How are you doing? I hope you are well. Thank you for all your helpful answers in the past.

A while ago you gave me some help with calculating how fast on object would rotate, and at that time you gave me the following formula

alpha = tau/I

You also gave me some help calculating the torque and the rotational inertia for the particular object I want to rotate - alpha = (F*d/2) / ((1/12)*m*d^2)

I thought I had done the calculations correctly, which were

alpha = 4.01e-16/ 1.7150246e-11 = alpha = 0.00002338158 radians per second,

but then found out that "Alpha should have units of radians per second^2" Are you able to tell me what I have done wrong? I simply divided the torque by the rotational inertia, but I did not know the answer should be angular velocity in radians per second^2. My torque is so weak compared to the rotational inertia that I just assumed 0.00002338158 radians per second was the right answer - should that be 0.00002338158^2 instead? This is the first time I have ever done this type of calculation..

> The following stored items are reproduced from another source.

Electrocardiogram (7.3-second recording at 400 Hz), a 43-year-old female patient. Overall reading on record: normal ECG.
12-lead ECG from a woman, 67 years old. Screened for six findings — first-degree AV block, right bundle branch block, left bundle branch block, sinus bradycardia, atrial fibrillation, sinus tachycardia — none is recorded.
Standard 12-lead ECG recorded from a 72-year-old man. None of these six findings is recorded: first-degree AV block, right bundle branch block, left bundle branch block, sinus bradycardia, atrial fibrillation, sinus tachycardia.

Your advice would be much appreciated as always.

Eddie

ANSWER: Hello Eddie,

Your result is good. Unless you went wrong on what you plugged in for F, d, and m. F should have units of Newtons, d should have units of meters, and m should have units of kilograms.

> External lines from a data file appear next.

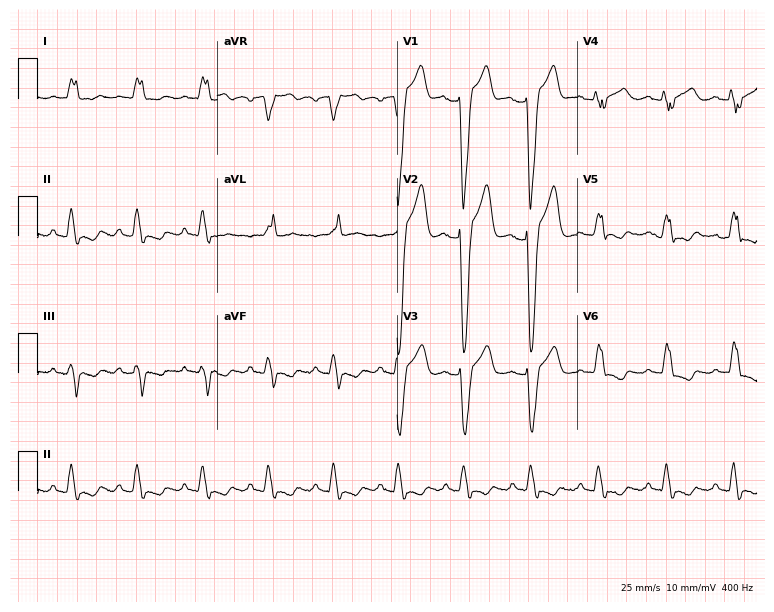
12-lead ECG from a 48-year-old man (7.3-second recording at 400 Hz). Shows left bundle branch block.
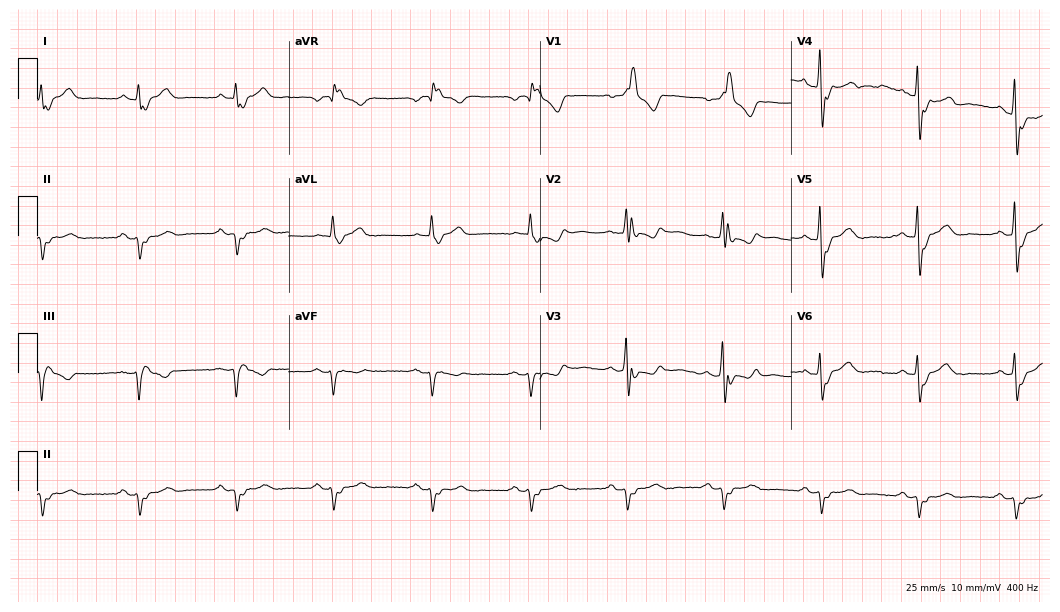
12-lead ECG from a female, 66 years old. Shows right bundle branch block (RBBB).
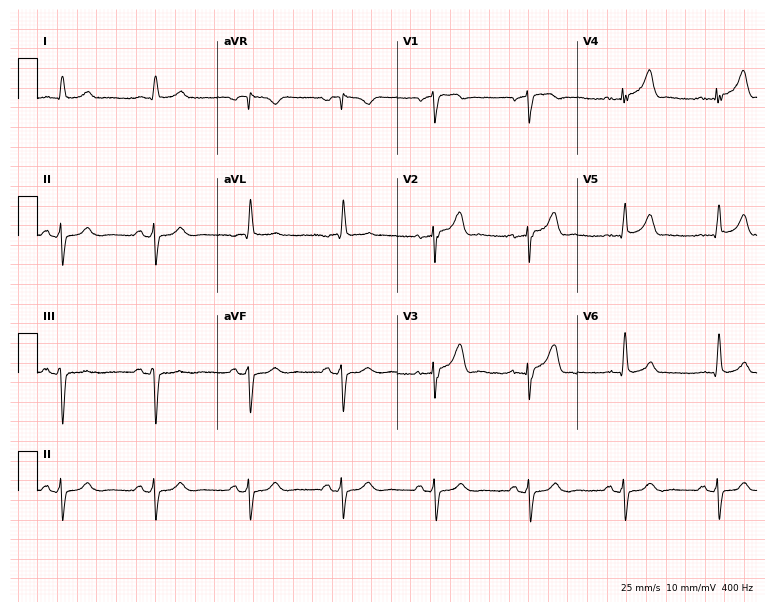
12-lead ECG (7.3-second recording at 400 Hz) from a male, 77 years old. Screened for six findings — first-degree AV block, right bundle branch block (RBBB), left bundle branch block (LBBB), sinus bradycardia, atrial fibrillation (AF), sinus tachycardia — none is recorded.
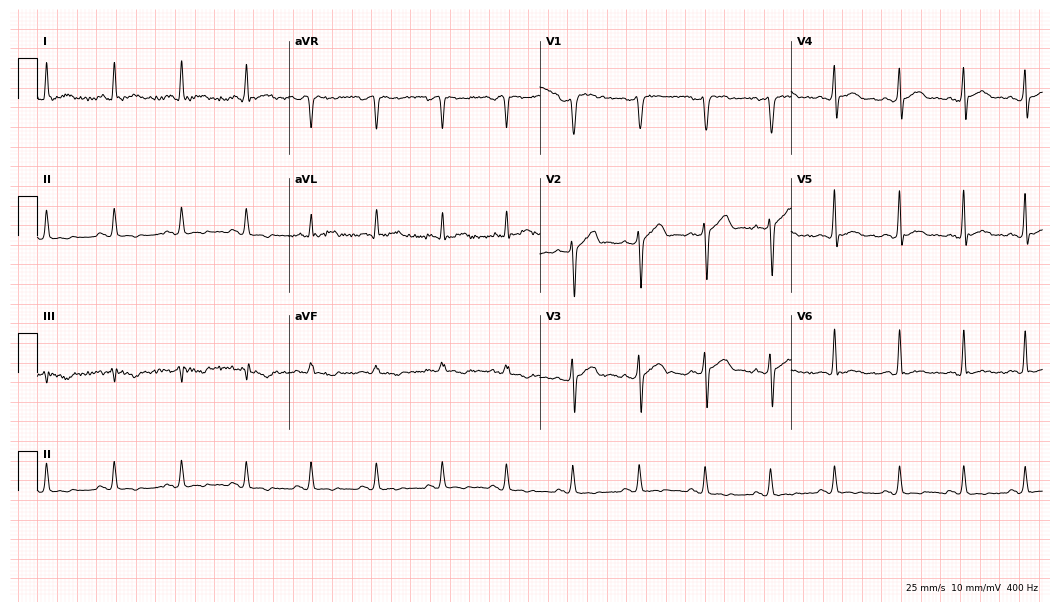
ECG (10.2-second recording at 400 Hz) — a male patient, 35 years old. Screened for six findings — first-degree AV block, right bundle branch block (RBBB), left bundle branch block (LBBB), sinus bradycardia, atrial fibrillation (AF), sinus tachycardia — none is recorded. Only these six findings were labelled.
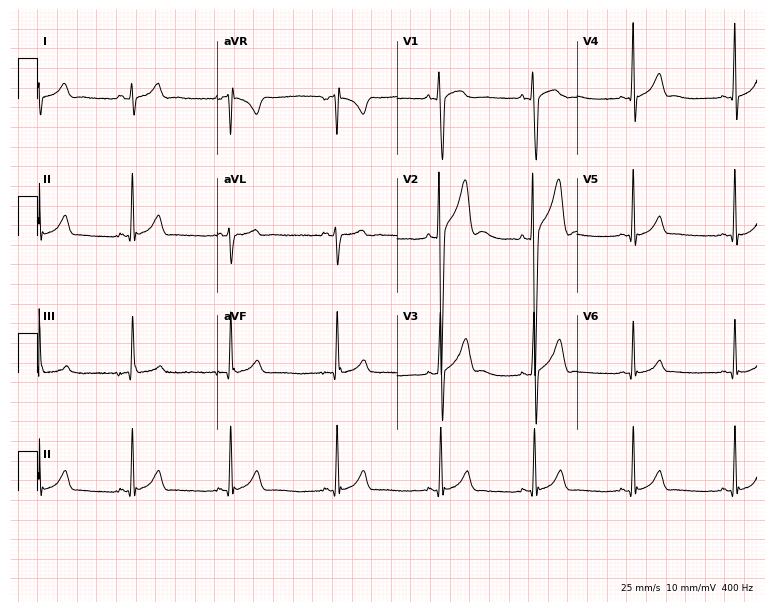
12-lead ECG from a male, 17 years old (7.3-second recording at 400 Hz). No first-degree AV block, right bundle branch block, left bundle branch block, sinus bradycardia, atrial fibrillation or sinus tachycardia recorded for this tracing. Only these six findings were labelled.

Follow me as I explain how the units of alpha develop. I'll just put an n for the numerical part and deal with the units in detail.

Alpha = (F*d/2) / ((1/12)*m*d^2) = n Newtons.meters / kilograms.meter^2

The Newton is equivalent to kilograms.meters/sec^2 so I'll make that substitution and show you how things cancel.

Alpha = n kilograms.(meters/sec^2).meters / kilograms.meter^2

Cancel kilograms first

Alpha = n (meters^2/sec^-2) / meters^2

Cancel meters^2. And then, because radians isn't technically a unit, you can put it in there. Sorry, I don't know how to properly explain that bit.

Alpha = n radians/sec^2

So your result was alpha = 0.00002338158 radians/sec^2

I hope this helps,

Steve

[an error occurred while processing this directive]---------- FOLLOW-UP ----------

QUESTION: Hello Steve,

Thanks for you answer. I think I understand well enough. What I am trying to do now is determine the degrees per second the object would rotate.

When the formula gives me 0.00002338158 radians/sec^2 what can I do to find out how many degrees per second my object will rotate?

My first thought would be to just square the number and then convert it to degrees per second using one of the many online converters available, but then I was not sure if it would be that simple...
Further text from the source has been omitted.